[Data extracted from a collection]
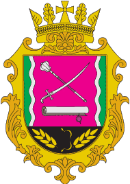 Герб Зборівського району
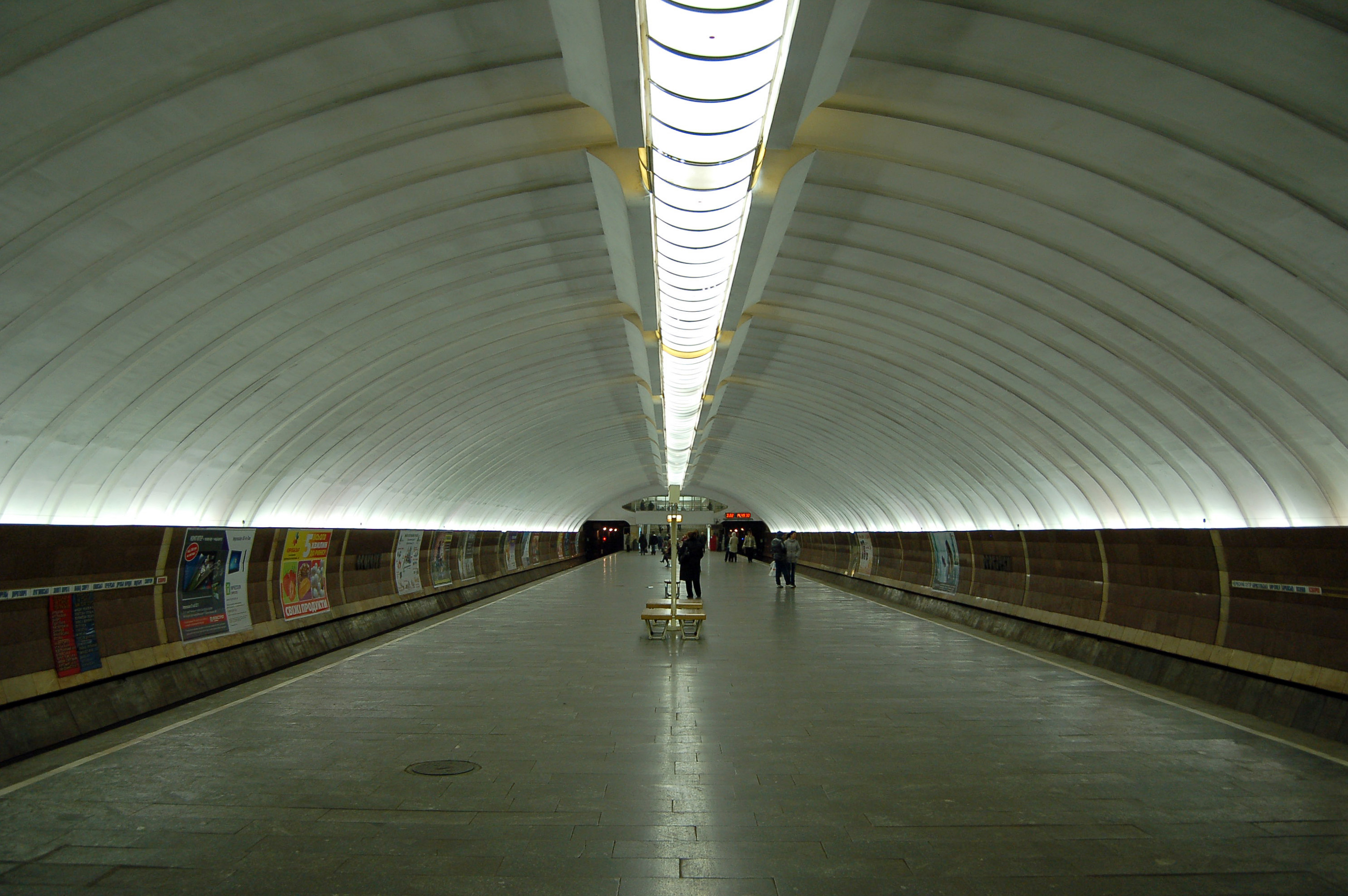 Cтанция метро «Осокорки», пассажирская платформа
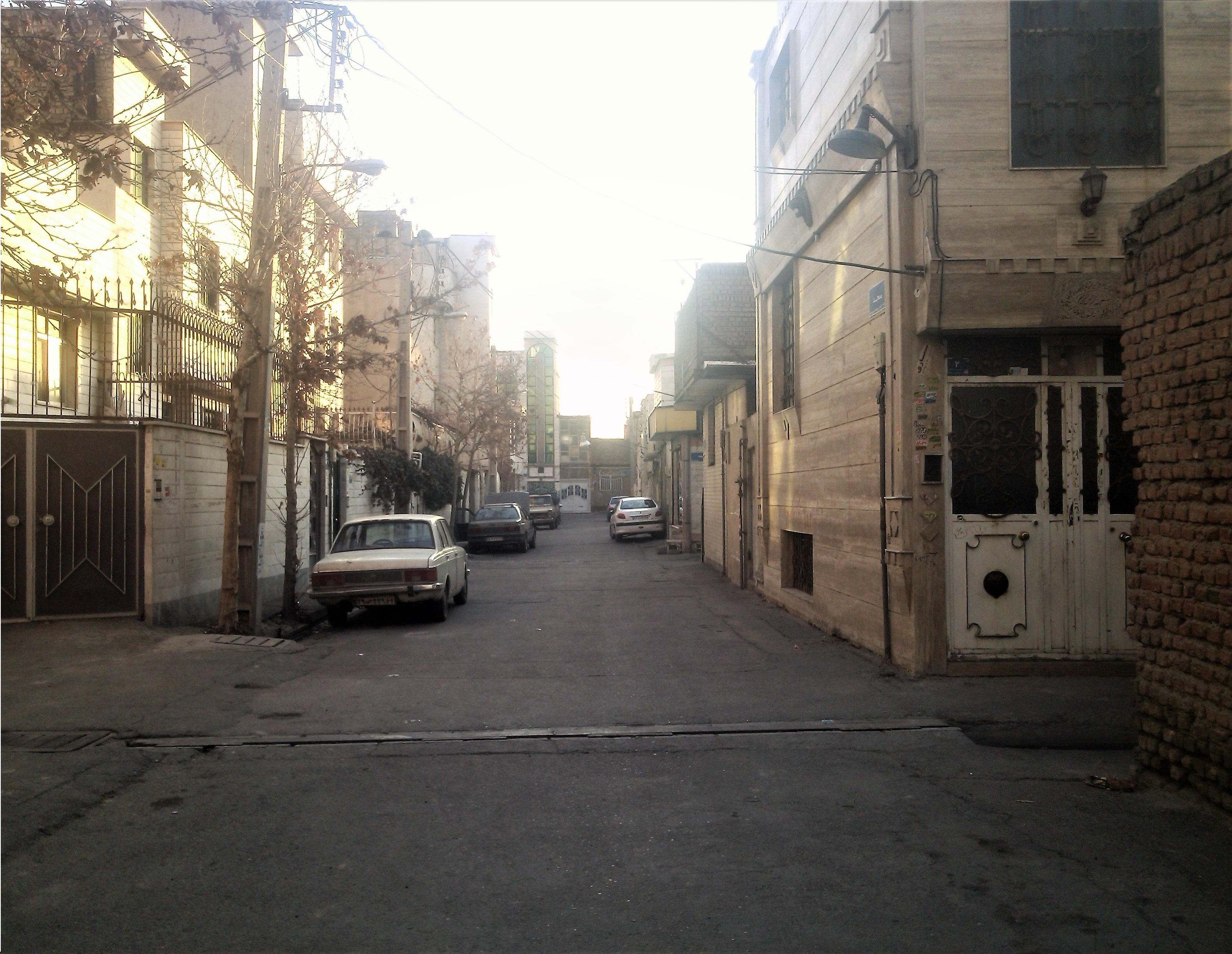 محله دولت آباد قیصریه
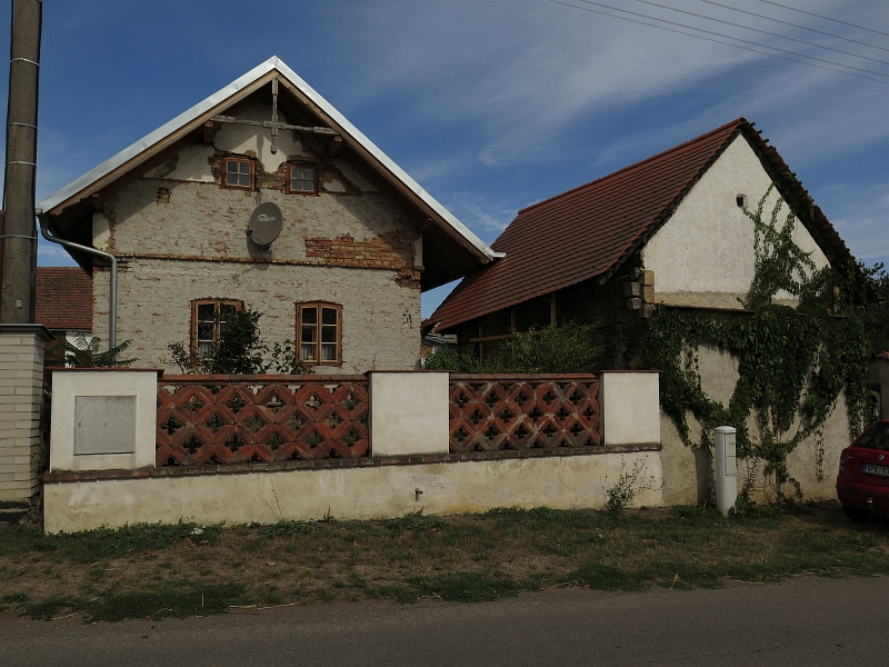 Usedlost čp. 18, Mezihoří 18, Mezihoří (okres Klatovy).
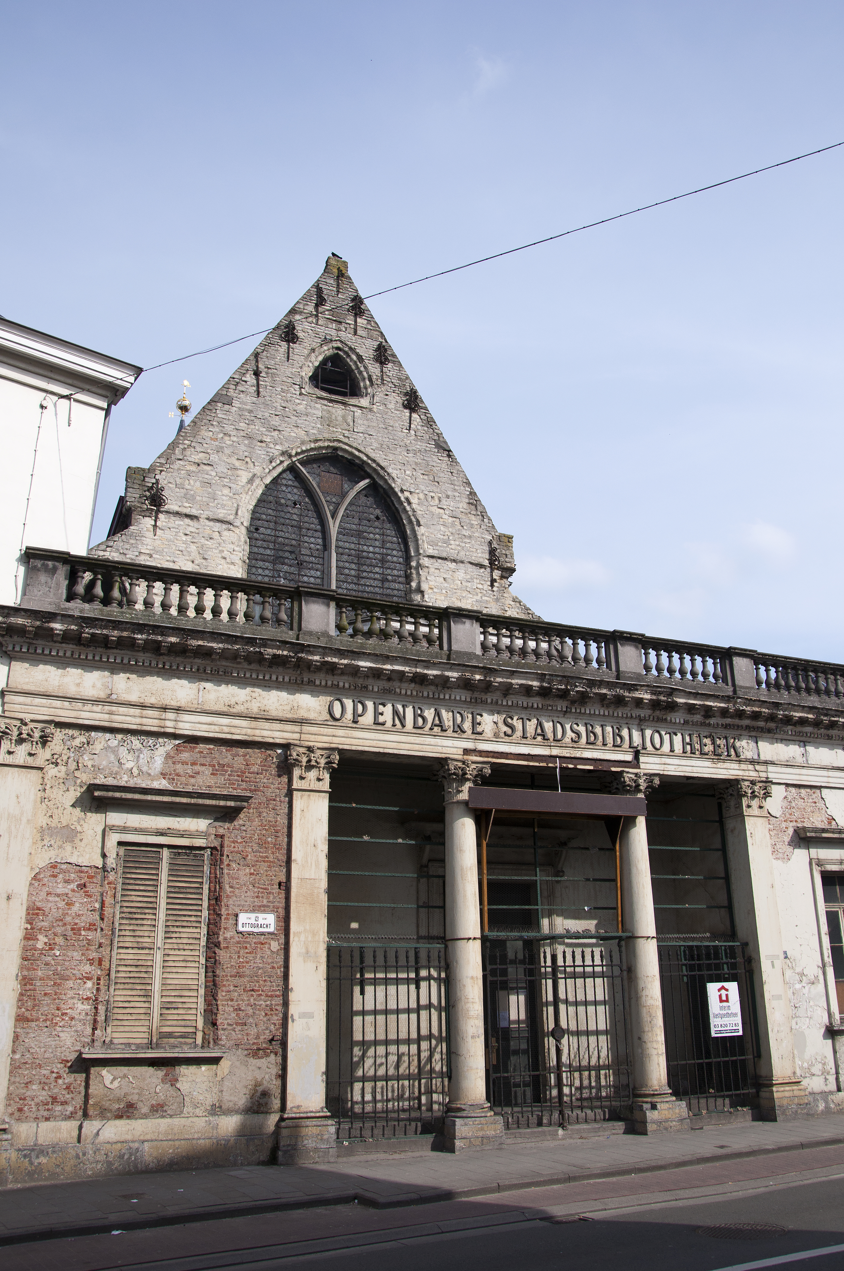 Gent Baudelokapel 14-04-2012
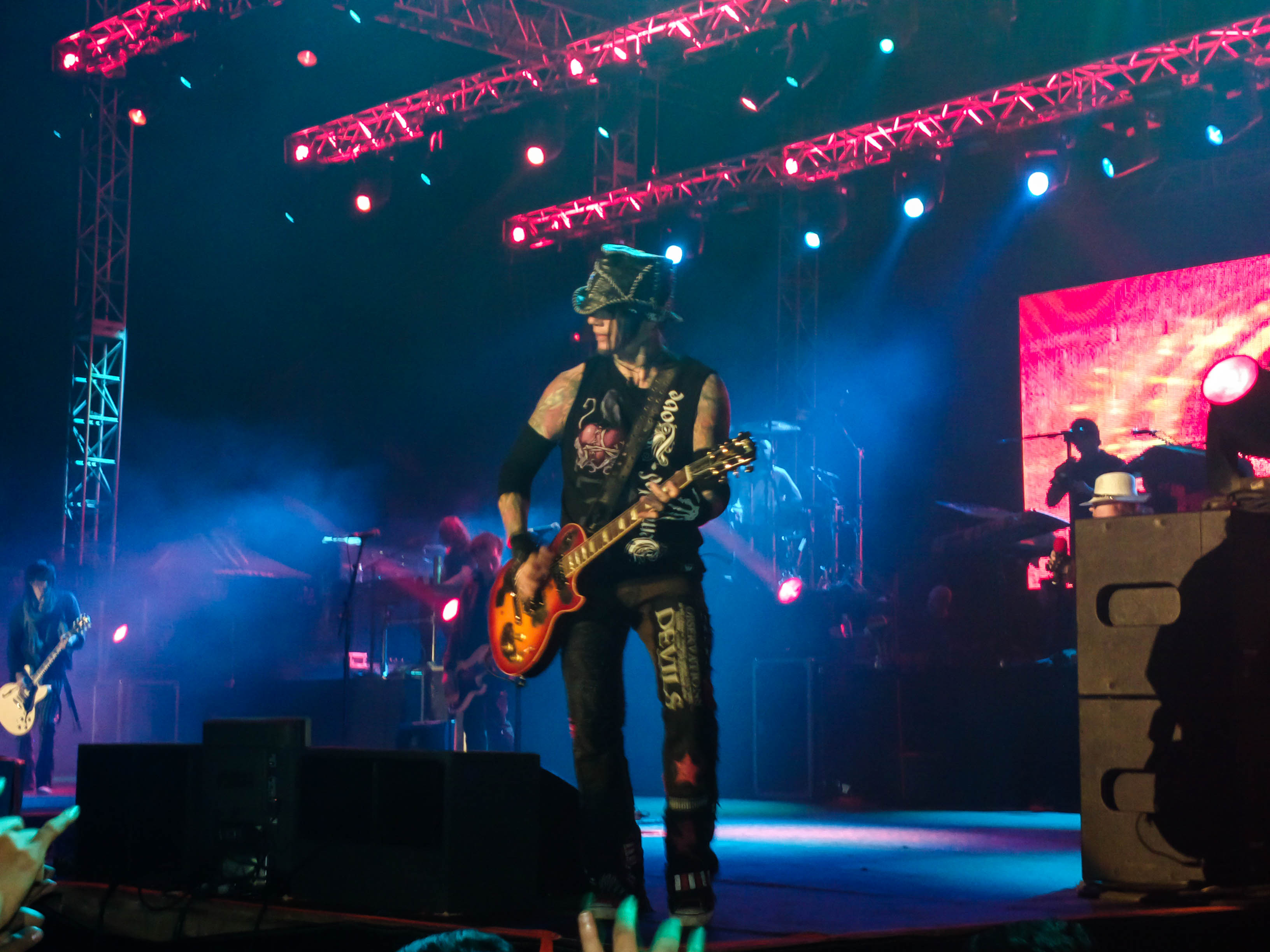 2012-12-07-0137.jpg
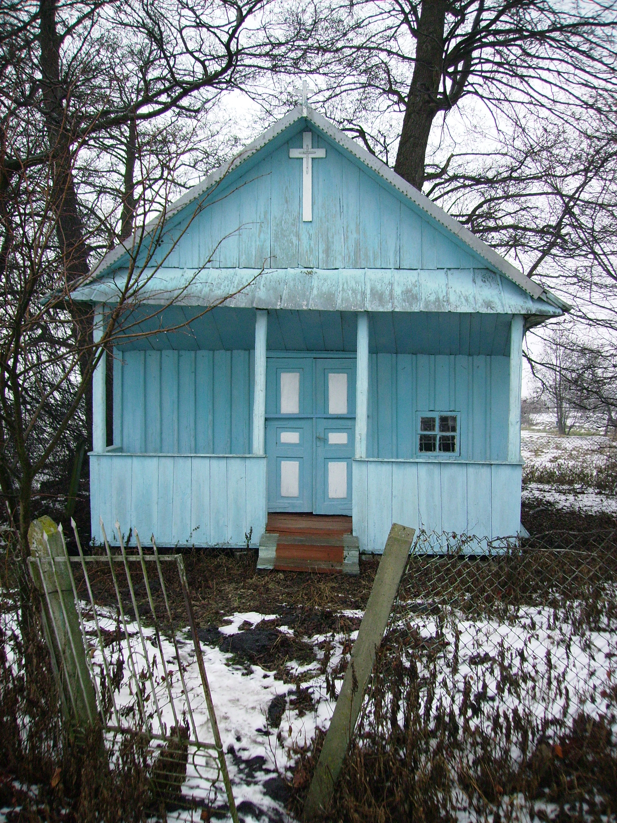 Капличка св. Іоанна в с. Одринки, Сарненського р-ну, Рівненської обл., існування якої складає більше 300 років.

What is needed:
Where the line containing "محله دولت آباد قیصریه" appears in the entries above, start there and set down every line exactly through the last one, inclusive; omit pictures.

Solution below:
 محله دولت آباد قیصریه
 Usedlost čp. 18, Mezihoří 18, Mezihoří (okres Klatovy).
 Gent Baudelokapel 14-04-2012
 2012-12-07-0137.jpg
 Капличка св. Іоанна в с. Одринки, Сарненського р-ну, Рівненської обл., існування якої складає більше 300 років.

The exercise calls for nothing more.